2015-12-08 Thread Singh, Abhijeet
You need to maintain the offset yourself and rightly so in something like 
ZooKeeper.

From: Tao Li [mailto:litao.bupt...@gmail.com]
Sent: Tuesday, December 08, 2015 5:36 PM
To: user@spark.apache.org
Subject: Need to maintain the consumer offset by myself when using spark 
streaming kafka direct approach?

I am using spark streaming kafka direct approach these days. I found that when 
I start the application, it always start consumer the latest offset. I hope 
that when application start, it consume from the offset last application 
consumes with the same kafka consumer group. It means I have to maintain the 
consumer offset by my self, for example record it on zookeeper, and reload the 
last offset from zookeeper when restarting the applicaiton?

I see the following discussion:
https://github.com/apache/spark/pull/4805
https://issues.apache.org/jira/browse/SPARK-6249

Is there any conclusion? Do we need to maintain the offset by myself? Or spark 
streaming will support a feature to simplify the offset maintain work?

https://forums.databricks.com/questions/2936/need-to-maintain-the-consumer-offset-by-myself-whe.html


Re: Need to maintain the consumer offset by myself when using spark streaming kafka direct approach?

2015-12-08 Thread Dibyendu Bhattacharya
In direct stream checkpoint location is not recoverable if you modify your
driver code. So if you just rely on checkpoint to commit offset , you can
possibly loose messages if you modify driver code and you select  offset
from "largest" offset.

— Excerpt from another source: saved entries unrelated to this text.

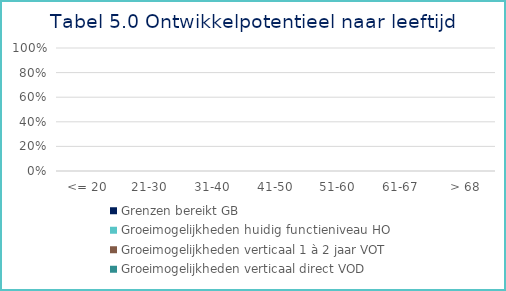
| Category | Grenzen bereikt | Groeimogelijkheden huidig functieniveau | Groeimogelijkheden verticaal 1 à 2 jaar | Groeimogelijkheden verticaal direct |
|---|---|---|---|---|
|  <= 20 | 0 | 0 | 0 | 0 |
| 21-30 | 0 | 0 | 0 | 0 |
| 31-40 | 0 | 0 | 0 | 0 |
| 41-50 | 0 | 0 | 0 | 0 |
| 51-60 | 0 | 0 | 0 | 0 |
| 61-67 | 0 | 0 | 0 | 0 |
|  > 68 | 0 | 0 | 0 | 0 |
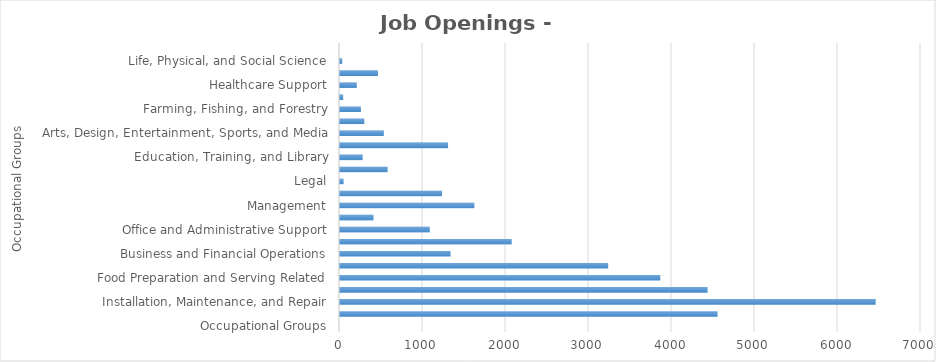
| Category | Series1 |
|---|---|
| Occupational Groups | 0 |
| Construction and Extraction | 4549 |
| Installation, Maintenance, and Repair | 6454 |
| Building and Grounds Cleaning and Maintenance | 4429 |
| Food Preparation and Serving Related | 3859 |
| Personal Care and Service | 3231 |
| Business and Financial Operations | 1332 |
| Sales and Related | 2069 |
| Office and Administrative Support | 1082 |
| Architecture and Engineering | 404 |
| Management | 1619 |
| Transportation and Material Moving | 1229 |
| Legal | 43 |
| Healthcare Practitioners and Technical | 574 |
| Education, Training, and Library | 273 |
| Production | 1302 |
| Arts, Design, Entertainment, Sports, and Media | 528 |
| Computer and Mathematical | 293 |
| Farming, Fishing, and Forestry | 252 |
| Community and Social Services | 38 |
| Healthcare Support | 202 |
| Protective Service | 457 |
| Life, Physical, and Social Science | 27 |
| Military Specific  | 0 |

If you do not want to loose messages,  you need to
commit offset to external store in case of direct stream.

On Tue, Dec 8, 2015 at 7:47 PM, PhuDuc Nguyen 
wrote:

> Kafka Receiver-based approach:
> This will maintain the consumer offsets in ZK for you.
>
> Kafka Direct approach:
> You can use checkpointing and that will maintain consumer offsets for you.
> You'll want to checkpoint to a highly available file system like HDFS or S3.
>
> http://spark.apache.org/docs/latest/streaming-programming-guide.html#checkpointing
>
> You don't have to maintain your own offsets if you don't want to. If the 2
> solutions above don't satisfy your requirements, then consider writing your
> own; otherwise I would recommend using the supported features in Spark.
>
> HTH,
> Duc
>
>
>
> On Tue, Dec 8, 2015 at 5:05 AM, Tao Li  wrote:
>
>> I am using spark streaming kafka direct approach these days. I found that
>> when I start the application, it always start consumer the latest offset. I
>> hope that when application start, it consume from the offset last
>> application consumes with the same kafka consumer group. It means I have to
>> maintain the consumer offset by my self, for example record it on
>> zookeeper, and reload the last offset from zookeeper when restarting the
>> applicaiton?
>>
>> I see the following discussion:
>> https://github.com/apache/spark/pull/4805
>> https://issues.apache.org/jira/browse/SPARK-6249
>>
>> Is there any conclusion? Do we need to maintain the offset by myself? Or
>> spark streaming will support a feature to simplify the offset maintain work?
>>
>>
>> https://forums.databricks.com/questions/2936/need-to-maintain-the-consumer-offset-by-myself-whe.html
>>
>
>


Re: Need to maintain the consumer offset by myself when using spark streaming kafka direct approach?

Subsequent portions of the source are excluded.